ME testified that George Zimmerman’s injuries were consistent with a punch to the nose and then head striking concrete repeatedly, that Martin’s hand injury was consistent with punching someone and that the gunshot wound was consistent with shooting up into someone who is on top.
State’s cross: “Isn’t it possible that someone could get injuries by, say, bumping their head against a tree branch?” “Isn’t it possible that Martin may have injured his hand in some other way than punching?” “Isn’t it possible that some weird, implausible, million to one occurrence could have made the gunshot LOOK like it was fired up into someone on top, but really wasn’t?”
Apparently, the state’s case revolves around “it COULD have POSSIBLY happened in a way other than the way that all the evidence is consistent with, so obviously Zimmerman was lying”.
Every piece of evidence*, every witness (including the State’s witnesses…including their STAR witness) supports Zimmerman’s account of how the event took place.
So the State’s only recourse is to muddy the waters and imply that it might have POSSIBLY happened in some other way.
Apparently the State is unfamiliar with the premise that it is THEIR responsibility to prove the elements of the crime “beyond a reasonable doubt”.
I cannot imagine a jury that would find any defendant guilty with the evidence that’s been presented in this case.

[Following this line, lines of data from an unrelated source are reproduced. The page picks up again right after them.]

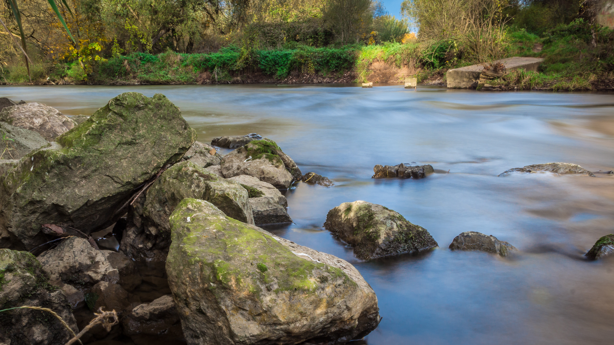 Die Rednitz in Katzwang unter der Bahnbrücke.
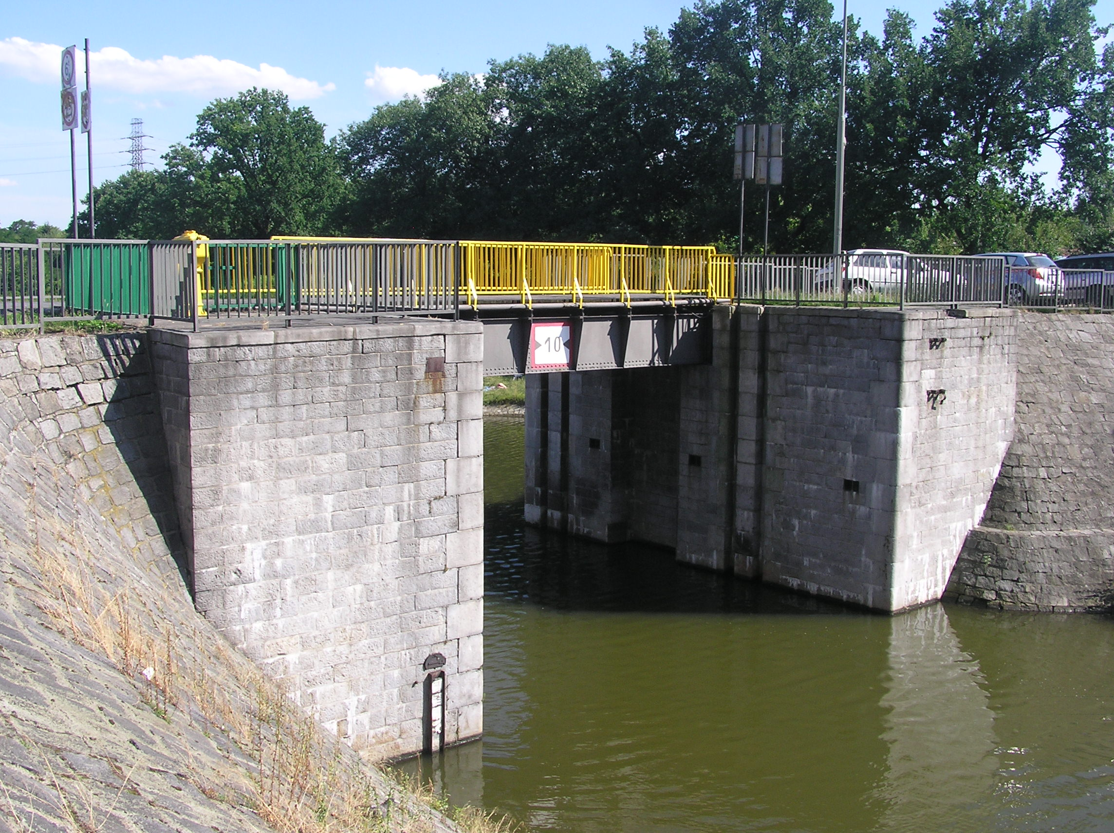 Wrocław, Ołbin, Kanał Miejski, Brama Przeciwpowodziowa, Most Burzowy
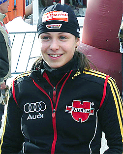 Magdalena Neuner, antholz, 2006
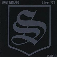 Logo von Skrewdriver, Album Live at Waterloo
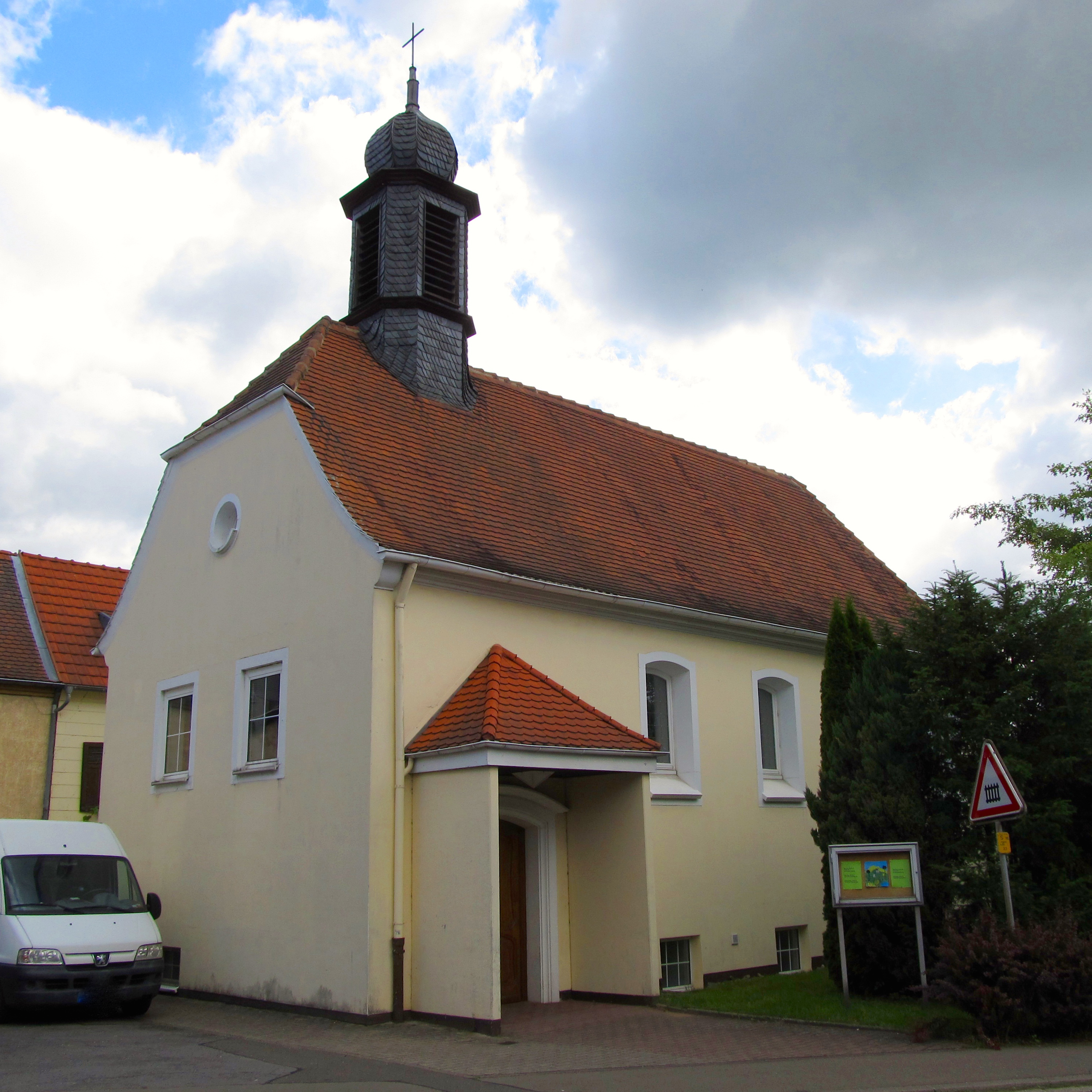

*Possible exception: Sabrina Fulton (Martin’s Mother) testified that the voice yelling for help on the 911 tape was Martin, which would tend to disprove Zimmerman’s account of events…however, two other family members (Martin’s half-brother and Father) said variously that they weren’t sure, or it wasn’t Martin screaming, and then changed their stories later. The defense provided several witnesses who testified with conviction that the voice of the screamer was Zimmerman, so I feel that, at best, this single piece of evidence that might tend to disprove Zimmerman’s story is a wash and it is still unclear, based on the audio, who was screaming for help. There is significant other evidence that supports the claim that Zimmerman was the one crying for help…not the least of which was the witness who saw them fighting just before the fatal shot and testified that Martin was on top, apparently pummeling Zimmerman “ground and pound style”.
Not a single piece of other evidence has been presented by the state to disprove Zimmerman’s account…their entire case seems to be built upon “isn’t it possible that it could have happened in some way other than what Zimmerman claims and the evidence seems to support?”